» About this task: Set down every record below exactly as it stands, minus the pictures.

» Task data:
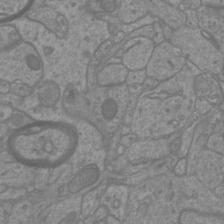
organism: Mouse
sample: Cortical neurons
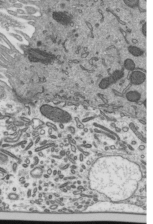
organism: Mouse
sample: Mouse epididymis efferent ductule cilia
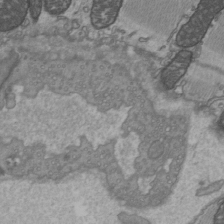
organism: C57BL Mouse
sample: Heart
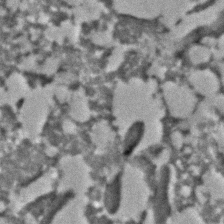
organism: C. elegans
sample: C. elegans embryo
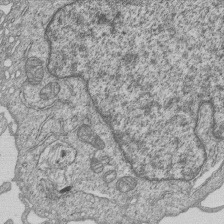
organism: Human
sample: MDA-MB-231 cells
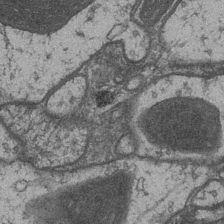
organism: Drosophila
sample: Optic medulla
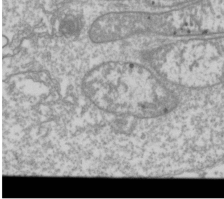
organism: Drosophila
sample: Cell division; meiosis; drosophila spermatocytes
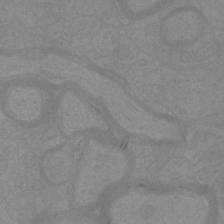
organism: Mouse
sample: Cortical neurons
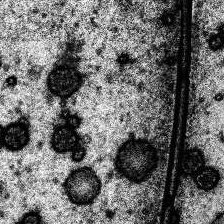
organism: Human
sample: Temporal Lobe
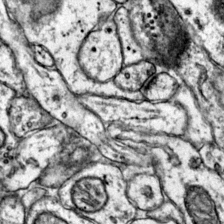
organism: Mouse
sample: Primary visual cortex
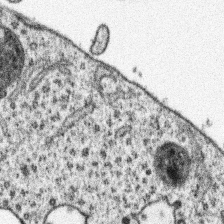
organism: Human
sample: HeLa cells
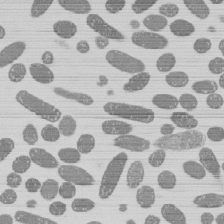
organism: E. coli
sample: Bacterial nucleoid
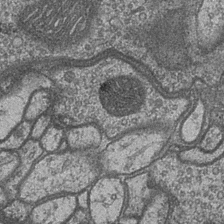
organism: Drosophila
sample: Optic medulla
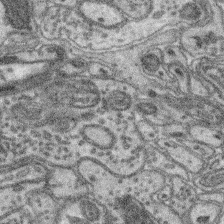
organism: Mouse
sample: Retina
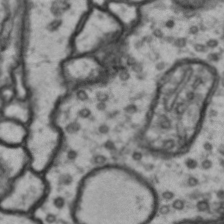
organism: Drosophila
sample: Brain
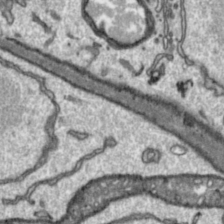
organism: Toxoplasma gondii
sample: Parasites in a vacuole inside a host cell
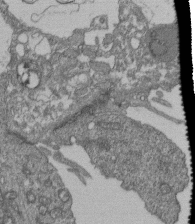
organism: Human
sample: Retinal organoid Rod and Cone cells
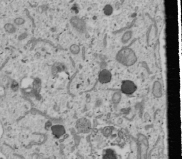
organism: Human
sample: Mitochondria in U2OS cells
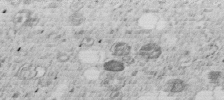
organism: C. elegans
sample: C. elegans embryo early stage
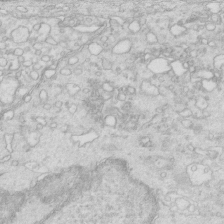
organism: Mouse
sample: Multiciliated cells
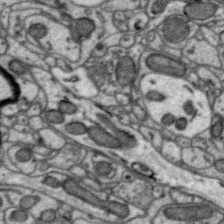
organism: Zebra finch
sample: Brain
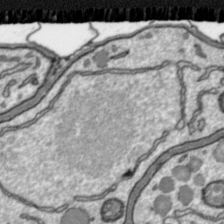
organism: Toxoplasma gondii
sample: Parasites in a vacuole inside a host cell
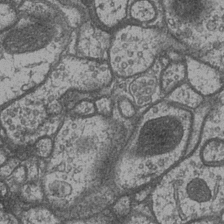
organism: Drosophila
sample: Optic medulla
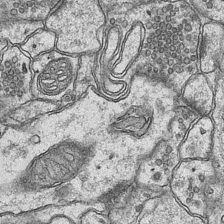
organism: Mouse
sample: CA1 Hippocampus
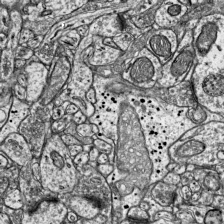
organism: Mouse
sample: Visual Cortex
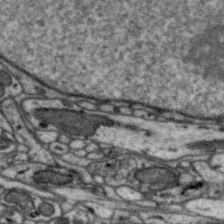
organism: Zebra finch
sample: Brain
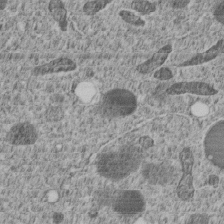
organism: C. elegans
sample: C. elegans embryo early stage
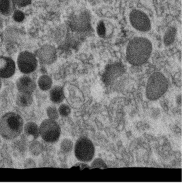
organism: C. elegans
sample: C. elegans oocyte; sperm cells
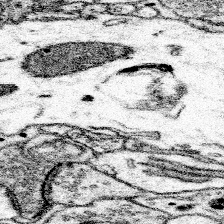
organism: Mouse
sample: Somatosensory cortex neuropil
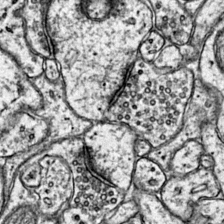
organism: Mouse
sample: Primary visual cortex
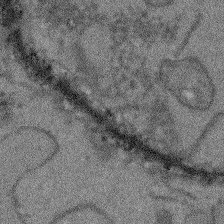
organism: Arabidopsis thaliana
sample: Root tip
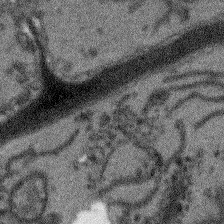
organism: Arabidopsis thaliana
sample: Root tip
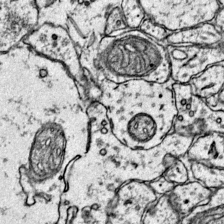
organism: Mouse
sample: Primary visual cortex
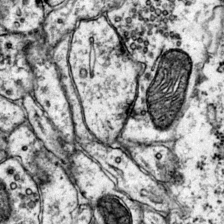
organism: Mouse
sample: Primary visual cortex
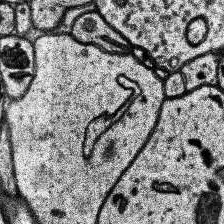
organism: Human
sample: Temporal Lobe
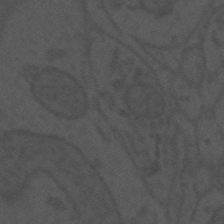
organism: Mouse
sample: Suprachiasmatic nucleus
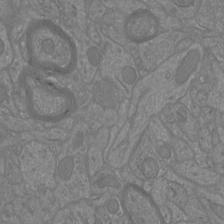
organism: Mouse
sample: Cortical neurons
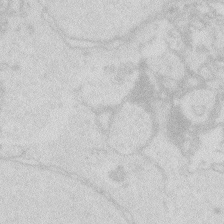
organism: Zebrafish
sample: Macrophage
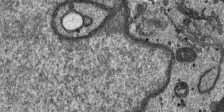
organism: Human
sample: Lung epithelial cells infected with SARS-CoV-2
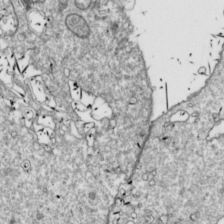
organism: Drosophila
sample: Cell division; meiosis; drosophila spermatocytes
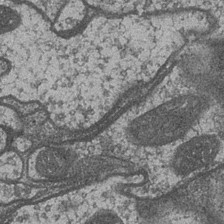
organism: Drosophila
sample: Optic medulla
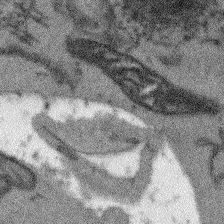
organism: Arabidopsis thaliana
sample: Root tip

» Written response:
organism: Mouse
sample: Cortical neurons
organism: Mouse
sample: Mouse epididymis efferent ductule cilia
organism: C57BL Mouse
sample: Heart
organism: C. elegans
sample: C. elegans embryo
organism: Human
sample: MDA-MB-231 cells
organism: Drosophila
sample: Optic medulla
organism: Drosophila
sample: Cell division; meiosis; drosophila spermatocytes
organism: Mouse
sample: Cortical neurons
organism: Human
sample: Temporal Lobe
organism: Mouse
sample: Primary visual cortex
organism: Human
sample: HeLa cells
organism: E. coli
sample: Bacterial nucleoid
organism: Drosophila
sample: Optic medulla
organism: Mouse
sample: Retina
organism: Drosophila
sample: Brain
organism: Toxoplasma gondii
sample: Parasites in a vacuole inside a host cell
organism: Human
sample: Retinal organoid Rod and Cone cells
organism: Human
sample: Mitochondria in U2OS cells
organism: C. elegans
sample: C. elegans embryo early stage
organism: Mouse
sample: Multiciliated cells
organism: Zebra finch
sample: Brain
organism: Toxoplasma gondii
sample: Parasites in a vacuole inside a host cell
organism: Drosophila
sample: Optic medulla
organism: Mouse
sample: CA1 Hippocampus
organism: Mouse
sample: Visual Cortex
organism: Zebra finch
sample: Brain
organism: C. elegans
sample: C. elegans embryo early stage
organism: C. elegans
sample: C. elegans oocyte; sperm cells
organism: Mouse
sample: Somatosensory cortex neuropil
organism: Mouse
sample: Primary visual cortex
organism: Arabidopsis thaliana
sample: Root tip
organism: Arabidopsis thaliana
sample: Root tip
organism: Mouse
sample: Primary visual cortex
organism: Mouse
sample: Primary visual cortex
organism: Human
sample: Temporal Lobe
organism: Mouse
sample: Suprachiasmatic nucleus
organism: Mouse
sample: Cortical neurons
organism: Zebrafish
sample: Macrophage
organism: Human
sample: Lung epithelial cells infected with SARS-CoV-2
organism: Drosophila
sample: Cell division; meiosis; drosophila spermatocytes
organism: Drosophila
sample: Optic medulla
organism: Arabidopsis thaliana
sample: Root tip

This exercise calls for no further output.